PROVIDED MATERIAL -

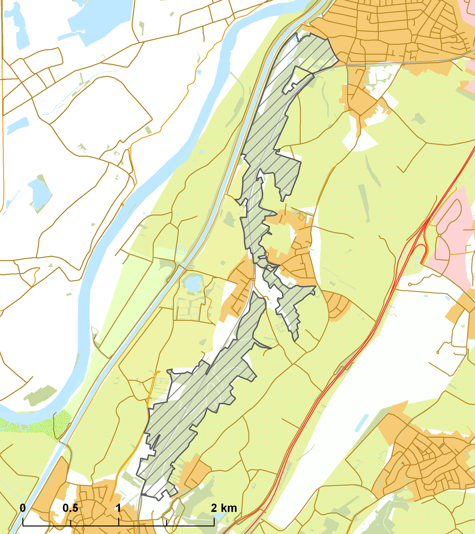 Natura2000 - Bunder- en Elsloërbos.png
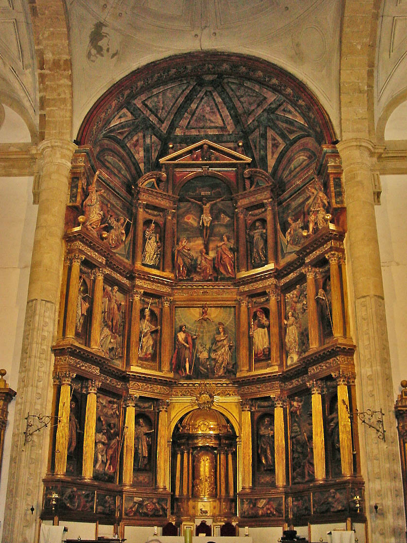 Nava del Rey es un municipio en la provincia de Valladolid, comunidad autónoma de Castilla y León, España. Retablo mayor de la iglesia de los Santos Juanes. Escultor: Gregorio Fernández.
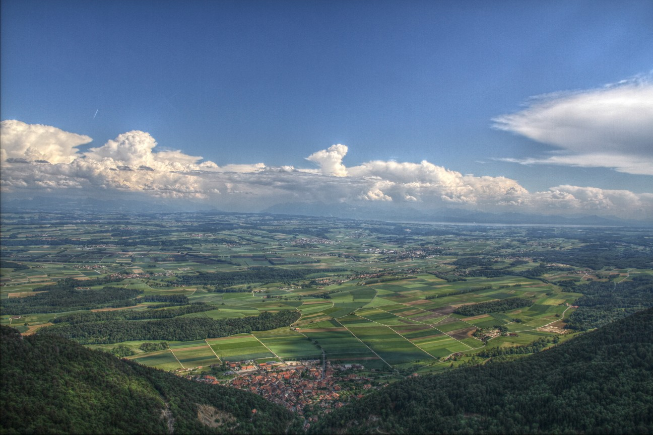 Baulmes vu du Mont de Baulmes - Photo en HDR

REQUIREMENT - Give the listing again word for word, but drop every picture.

SOLUTION FOR THIS TASK -
 Natura2000 - Bunder- en Elsloërbos.png
 Nava del Rey es un municipio en la provincia de Valladolid, comunidad autónoma de Castilla y León, España. Retablo mayor de la iglesia de los Santos Juanes. Escultor: Gregorio Fernández.
 Baulmes vu du Mont de Baulmes - Photo en HDR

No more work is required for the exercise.